EduStudio provides PredictionEvalTPL and InterpretabilityEvalTPL, which inherent BaseEvalTPL.

PredictionEvalTPL

This EvalTPL is for the model evaluation using binary classification metrics. The protocols in PredictionEvalTPL are listed as follows.

InterpretabilityEvalTPL

This EvalTPL is for the model evaluation for interpretability.
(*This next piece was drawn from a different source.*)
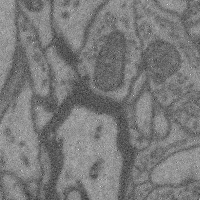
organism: Mouse
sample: Cerebral cortex

It uses states of students and Q matrix for eval, which are domain-specific in student assessment.

Develop a New EvalTPL in EduStudio

If you want to develop a new EvalTPl in EduStudio, you can inherent BaseEvalTPL and revise eval method.

Example

from .base_evaltpl import BaseEvalTPL
from sklearn.metrics import accuracy_score, coverage_error

class NewEvalFmt(BaseEvalFmt):
    default_cfg = {
        'use_metrics': ['acc', 'coverage_error']
    }

    def __init__(self, cfg):
        super().__init__(cfg)

    def eval(self, y_pd, y_gt, **kwargs):
        if not isinstance(y_pd, np.ndarray): y_pd = tensor2npy(y_pd)
        if not isinstance(y_gt, np.ndarray): y_gt = tensor2npy(y_gt)
        metric_result = {}
        ignore_metrics = kwargs.get('ignore_metrics', {})
        for metric_name in self.evalfmt_cfg[self.__class__.__name__]['use_metrics']:
            if metric_name not in ignore_metrics:
                metric_result[metric_name] = self._get_metrics(metric_name)(y_gt, y_pd)
        return metric_result

    def _get_metrics(self, metric):
        if metric == "acc":
            return lambda y_gt, y_pd: accuracy_score(y_gt, np.where(y_pd >= 0.5, 1, 0))
        elif metric == 'coverage_error':
            return lambda y_gt, y_pd: coverage_error(y_gt, y_pd)
        else:
            raise NotImplementedError